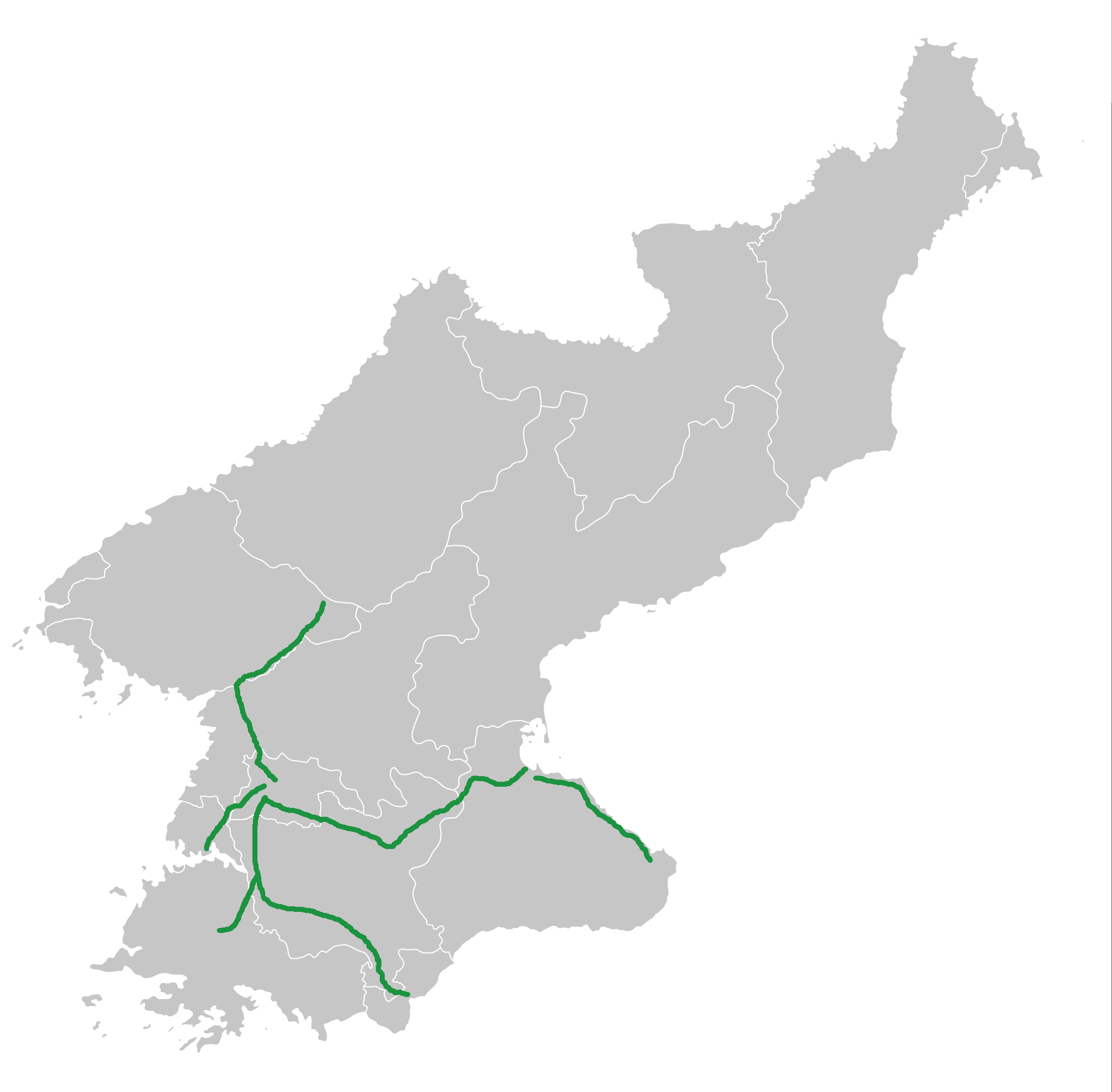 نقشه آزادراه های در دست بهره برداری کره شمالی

-------

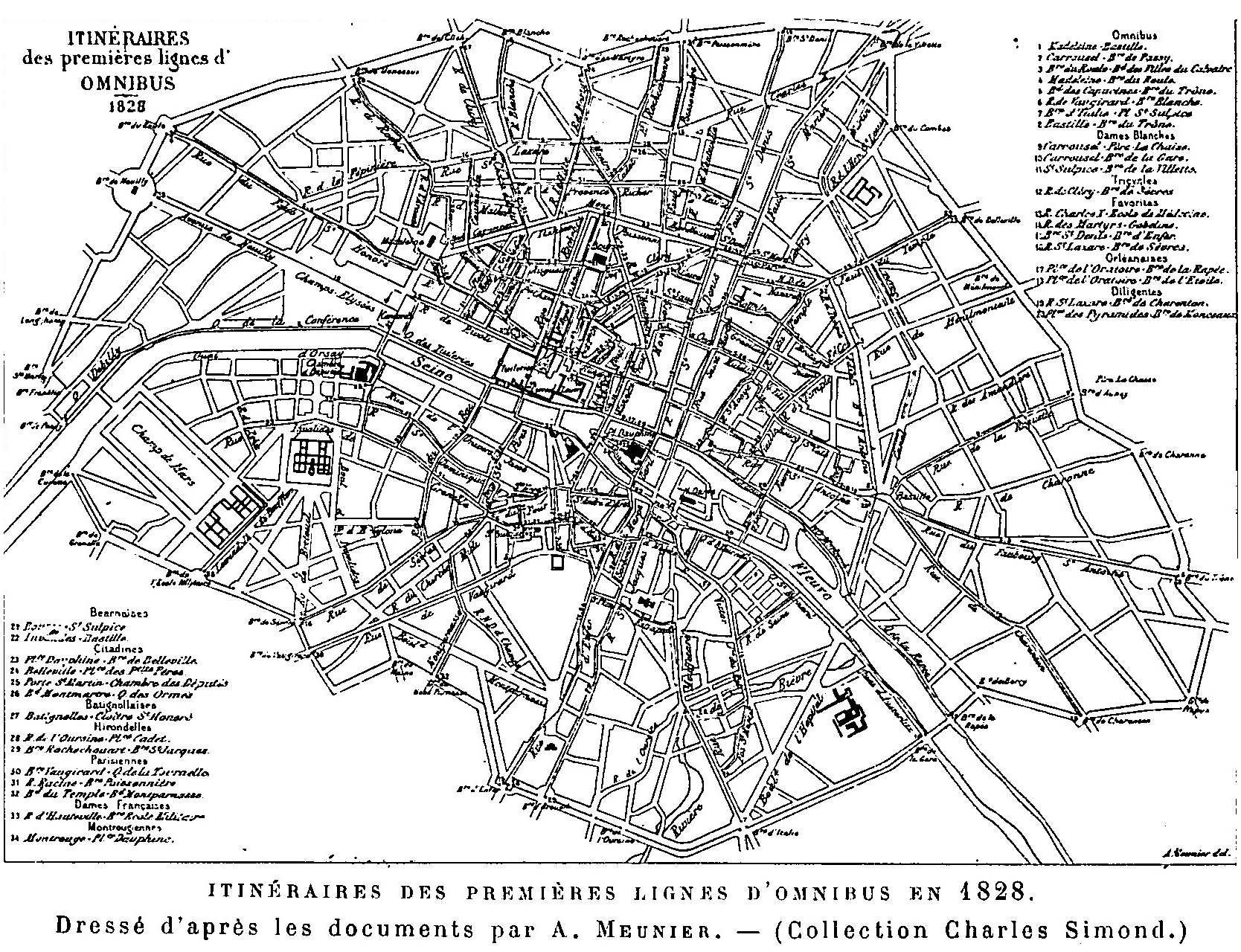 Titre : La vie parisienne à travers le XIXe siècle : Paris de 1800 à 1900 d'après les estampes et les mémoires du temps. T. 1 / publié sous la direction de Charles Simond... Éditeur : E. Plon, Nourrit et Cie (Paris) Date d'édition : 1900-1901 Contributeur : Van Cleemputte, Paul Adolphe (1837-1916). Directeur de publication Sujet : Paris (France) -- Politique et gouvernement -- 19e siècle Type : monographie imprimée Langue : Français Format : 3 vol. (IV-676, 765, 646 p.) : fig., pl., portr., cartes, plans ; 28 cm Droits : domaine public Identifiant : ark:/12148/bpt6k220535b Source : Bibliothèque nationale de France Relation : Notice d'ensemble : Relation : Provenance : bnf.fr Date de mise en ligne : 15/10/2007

-------

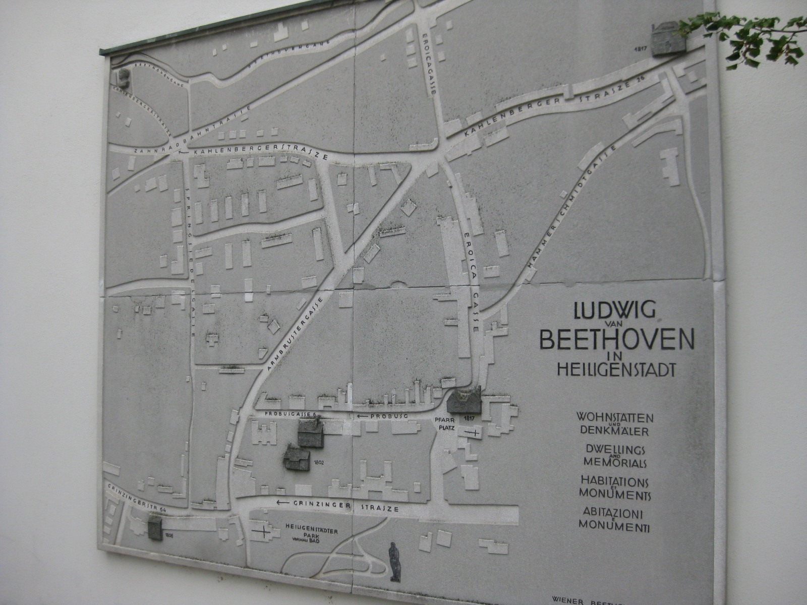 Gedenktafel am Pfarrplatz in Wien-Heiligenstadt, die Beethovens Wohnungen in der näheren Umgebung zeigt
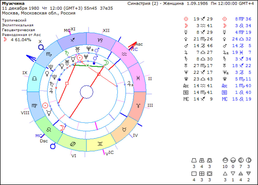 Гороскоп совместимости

-------

> TASK
From the listing above, please give again the lines that begin with the line holding "Gedenktafel am Pfarrplatz" and go on through the line holding "Гороскоп совместимости", exactly, both ends included, minus any picture.

> EXERCISE RESULT
 Gedenktafel am Pfarrplatz in Wien-Heiligenstadt, die Beethovens Wohnungen in der näheren Umgebung zeigt
 Гороскоп совместимости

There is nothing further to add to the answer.